¶ 1. Samuel Terry appeals from the judgment of conviction, entered following a jury trial, for possession of a controlled substance with intent to deliver, as a repeat offender, contrary to WlS. STAT. §§ 961.16(2)(b)l, 961.41(lm)(cm)2, and 961.48. 1 He also is appealing the order denying his postconviction motion. Terry argues that, under the doctrine of issue preclusion, the State was precluded from criminally prosecuting him for possession of cocaine with intent to deliver because the Administrative Law Judge (ALJ), at his probation and parole revocation proceeding, determined that there was insufficient *522 proof that Terry possessed cocaine, even under the relaxed preponderance of the evidence standard. We conclude that, while administrative agency decisions are given preclusive effect between the same parties in some instances, the doctrine of issue preclusion should not be applied to findings made in parole and probation revocation proceedings for three reasons: (1) the executive branch oversees revocation hearings through the Department of Corrections (DOC), and the district attorney is not a party. Moreover, DOC is generally disinclined to seek review of the ALJ's decision in a parole and probation revocation proceeding; (2) parole and probation revocation proceedings in this state and criminal trials have critical differences in procedure and function which militate against applying issue preclusion to revocation proceedings; and (3) public policy considerations weigh against applying issue preclusion to revocation proceedings. Thus, the State was not precluded from subsequently prosecuting Terry for possessing cocaine with the intent to deliver and we affirm.
I. Background.
¶ 2. Terry was charged with one count of possession with intent to deliver cocaine (more than five grams but not more than 15 grams), as a repeat offender. The charges stem from an incident following a traffic stop.
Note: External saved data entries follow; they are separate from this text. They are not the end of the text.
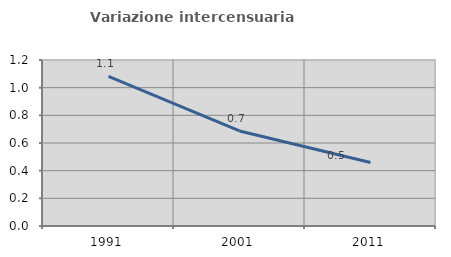
| Category | Variazione intercensuaria annua |
|---|---|
| 1991.0 | 1.082 |
| 2001.0 | 0.687 |
| 2011.0 | 0.459 |
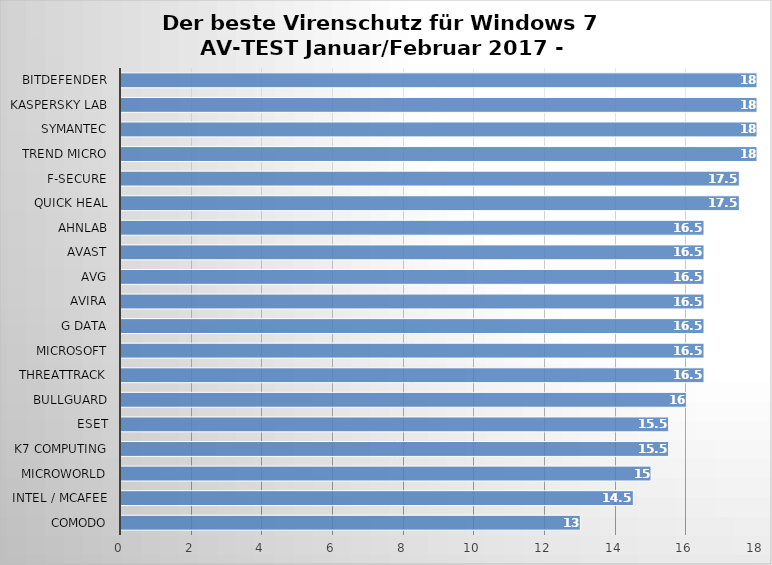
| Category | Series 0 |
|---|---|
| Comodo | 13 |
| Intel / McAfee | 14.5 |
| Microworld | 15 |
| K7 Computing | 15.5 |
| ESET | 15.5 |
| BullGuard | 16 |
| ThreatTrack | 16.5 |
| Microsoft | 16.5 |
| G Data | 16.5 |
| Avira | 16.5 |
| AVG | 16.5 |
| Avast | 16.5 |
| AhnLab | 16.5 |
| Quick Heal | 17.5 |
| F-Secure | 17.5 |
| Trend Micro | 18 |
| Symantec | 18 |
| Kaspersky Lab | 18 |
| Bitdefender | 18 |

Milwaukee Police Officer Peter Reichert stopped Terry for running a red light. During the traffic stop, Officer Reichert was suddenly called away to assist in another matter. Before leaving, Officer Reich-ert directed Terry and his passenger to stay in the car while he went to assist other officers. Officer Reichert returned approximately two to four minutes later.
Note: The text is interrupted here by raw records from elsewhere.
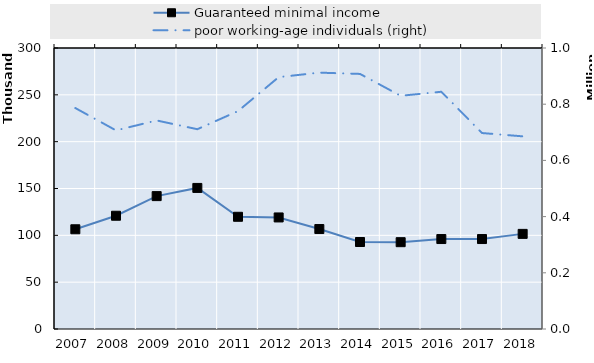
| Category | Guaranteed minimal income | Series 4 | Series 5 | Series 6 | Series 7 | Series 8 | Series 9 | Series 10 | Series 11 | Series 12 | Series 13 | Series 14 | Series 15 | Series 16 | Series 17 | Series 18 | Series 19 |
|---|---|---|---|---|---|---|---|---|---|---|---|---|---|---|---|---|---|
| 2007.0 | 106472.083 |  |  |  |  |  |  |  |  |  |  |  |  |  |  |  |  |
| 2008.0 | 120921.083 |  |  |  |  |  |  |  |  |  |  |  |  |  |  |  |  |
| 2009.0 | 141873.75 |  |  |  |  |  |  |  |  |  |  |  |  |  |  |  |  |
| 2010.0 | 150605.167 |  |  |  |  |  |  |  |  |  |  |  |  |  |  |  |  |
| 2011.0 | 119805.917 |  |  |  |  |  |  |  |  |  |  |  |  |  |  |  |  |
| 2012.0 | 119092.75 |  |  |  |  |  |  |  |  |  |  |  |  |  |  |  |  |
| 2013.0 | 106726.667 |  |  |  |  |  |  |  |  |  |  |  |  |  |  |  |  |
| 2014.0 | 92868.667 |  |  |  |  |  |  |  |  |  |  |  |  |  |  |  |  |
| 2015.0 | 92685.833 |  |  |  |  |  |  |  |  |  |  |  |  |  |  |  |  |
| 2016.0 | 96039.917 |  |  |  |  |  |  |  |  |  |  |  |  |  |  |  |  |
| 2017.0 | 96040 |  |  |  |  |  |  |  |  |  |  |  |  |  |  |  |  |
| 2018.0 | 101551 |  |  |  |  |  |  |  |  |  |  |  |  |  |  |  |  |

*523 ¶ 3. Lawrence Kress, who lived approximately one block from the site of the traffic stop, watched Terry from his kitchen window after the officer pulled away. Kress reported to Officer Reichert upon his return, that he saw a man get out of the car, appear to drop something in the bushes near the car, and then get back into the car on the driver's side. Based on the information provided by Kress, the police located fifty-five "comer cuts" of crack cocaine in the bushes near Terry's car. Terry admitted that he was driving without a valid driver's license, but he denied possessing the drugs. Nevertheless, Terry was arrested on the strength of Kress's observations and a search yielded a cell phone and a pager.
¶ 4. Terry was charged with one count of possession with intent to deliver cocaine as a repeat offender. He pled not guilty and his trial was scheduled for August 5, 1998. Prior to trial, DOC instituted revocation proceedings against Terry because he was on both parole and probation. 2 DOC alleged that Terry violated his probation and parole rules by operating an automobile without a valid license, possessing drug paraphernalia in the form of a pager and a cell phone, and possessing cocaine.
¶ 5. Terry's final revocation hearing was held in July 1998 before an ALJ. At the proceedings, the State was represented by a probation and parole agent. Both the arresting officer and Kress testified. The Officer described the traffic stop, explained that he had to *524 leave the scene temporarily, and that when he returned to the scene, Kress informed him that the driver had gotten out of the car and dropped something in some nearby bushes. The Officer indicated that he then discovered the drugs. He also stated that, although there was a passenger in the car who could have hidden the drugs, he arrested Terry because Kress insisted that the person who got out of the car and hid the drugs got back into the car on the driver's side. Kress also testified. He confirmed that he saw a man get out of the car, drop something in the bushes and then get back into the car on the driver's side. He stated he was approximately one-half block away when he witnessed these events.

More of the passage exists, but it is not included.